Analysts and diplomats believe Erdoğan unleashed his pro-growth policy in a bid to revive sagging approval numbers ahead of a general election due within the next 18 months.
One senior Western official said Erdoğan feels “unchained” after stacking the central bank with allies and ousting ministers who refused to subscribe to his unorthodox views.
Erdoğan’s public support levels have languished near the low end of his 19-year rule for much of the past year.
Most polls show him losing in a runoff against potential presidential rivals — a defeat that could leave his Islamic-rooted party in disarray.
Erdoğan has cited China as an example as he pushes for economic growth at all costs.
China brought down the value of its currency to boost exports and achieve spectacular rates of economic expansion over most of the past two decades.
This created a new middle class that helped China achieve more sustainable consumer-driven growth.
Turkey’s economy also expanded at an annual rate of 7.4 percent between July and September.
But most analysts believe Erdoğan’s attempts to boost jobs and propel economic expansion through cheap exports are likely to end in social turmoil.

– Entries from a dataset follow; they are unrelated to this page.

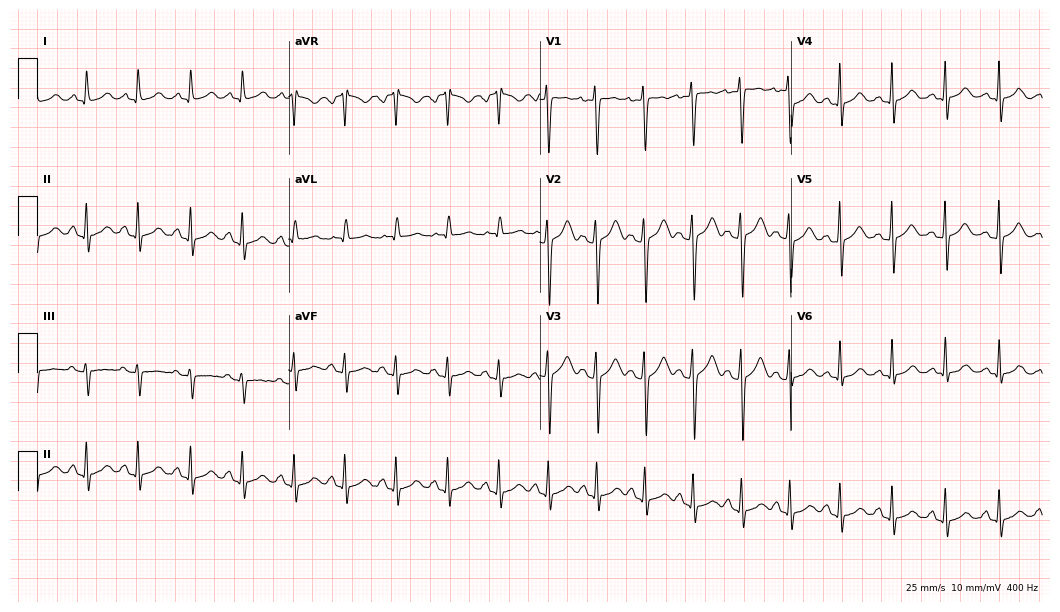
ECG (10.2-second recording at 400 Hz) — a female, 18 years old. Findings include sinus tachycardia (a sinus rate of 100 beats per minute or more).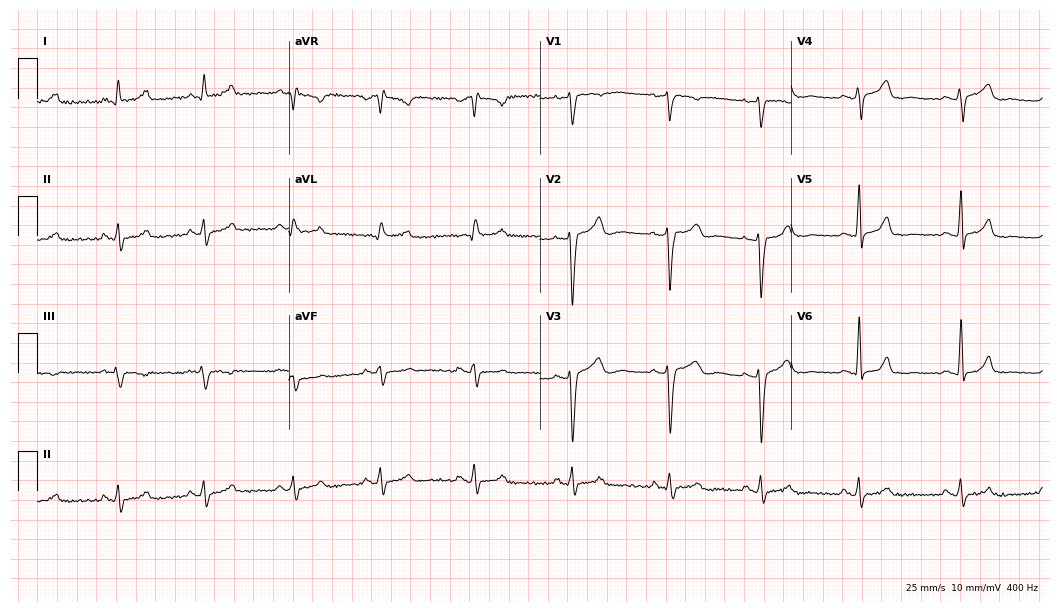
Resting 12-lead electrocardiogram (10.2-second recording at 400 Hz). Patient: a female, 33 years old. None of these six findings is recorded: first-degree AV block, right bundle branch block, left bundle branch block, sinus bradycardia, atrial fibrillation, sinus tachycardia.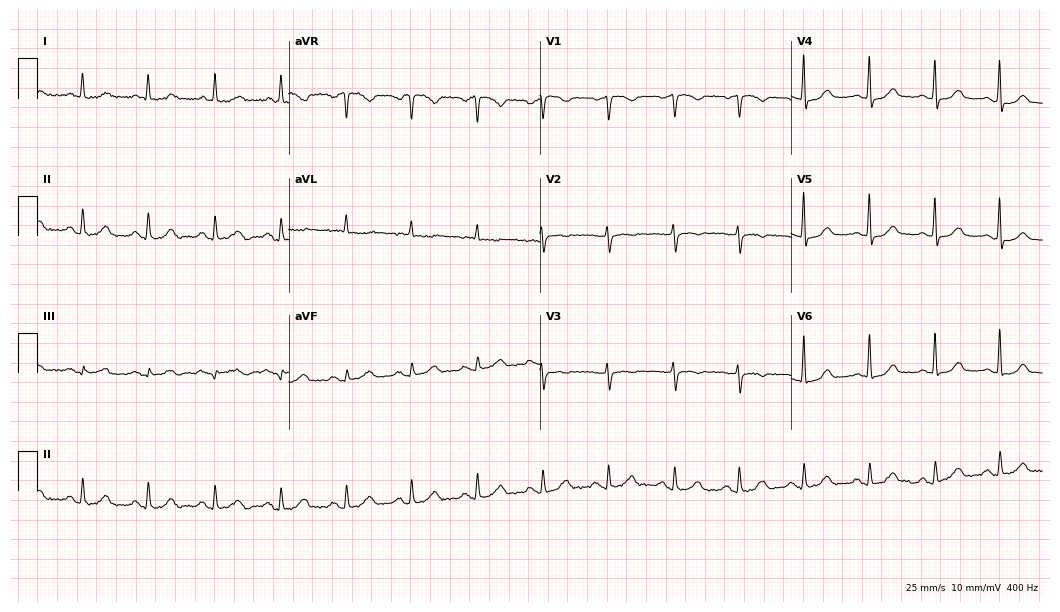
Resting 12-lead electrocardiogram (10.2-second recording at 400 Hz). Patient: a female, 64 years old. Read as a normal ECG.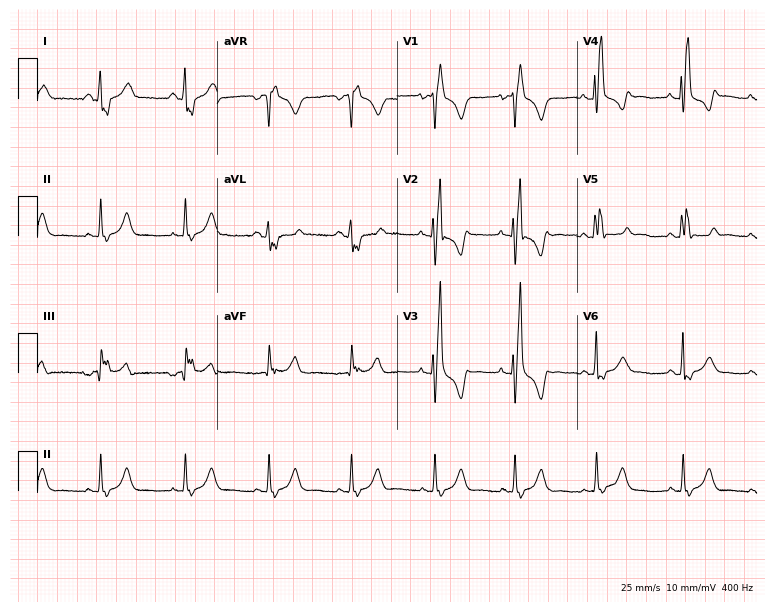
12-lead ECG from a female patient, 18 years old. Screened for six findings — first-degree AV block, right bundle branch block, left bundle branch block, sinus bradycardia, atrial fibrillation, sinus tachycardia — none is recorded.

Turkey imports most of its raw materials and spends foreign currency to buy foreign oil and natural gas.
The lira’s steady depreciation makes these purchases more expensive.
Economists estimate that Turkey’s net hard currency reserves are running dangerously low — and are in negative territory when so-called “currency swap” agreements with allied countries’ banks are taken out.
The central bank has depleted its reserves further by intervening four times in the past month to help cushion the lira against more dramatic single-day falls.
But the losses continue as Turks buy up gold as well as dollars and euros in a bid to preserve their savings.
S&P last week became the latest major global ratings agency to switch Turkey’s credit outlook to negative.
Current policies have “further undermined the exchange rate of the lira and worsened the inflation outlook, heightening the risk of banking system distress.”